§ MATERIALS PROVIDED
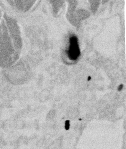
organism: Mouse
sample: T cell stromal cell synapse
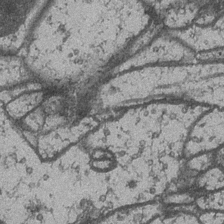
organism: Drosophila
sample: Optic medulla
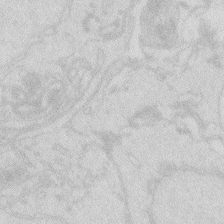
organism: Zebrafish
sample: Macrophage
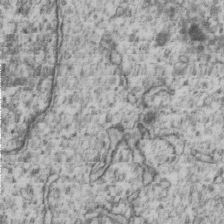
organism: Human
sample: MDA-MB-231 cells
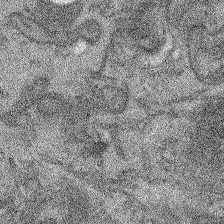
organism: Human
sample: HeLa cells
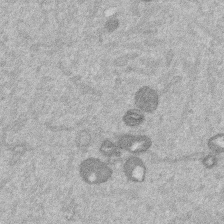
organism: Mouse
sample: Dividing mouse embryo 1 cell stage
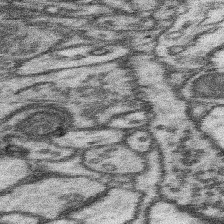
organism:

§ ASSIGNED TASK
Scan the records above and count the lines that contain "organism". No text besides the count.

§ SOLVED EXERCISE
7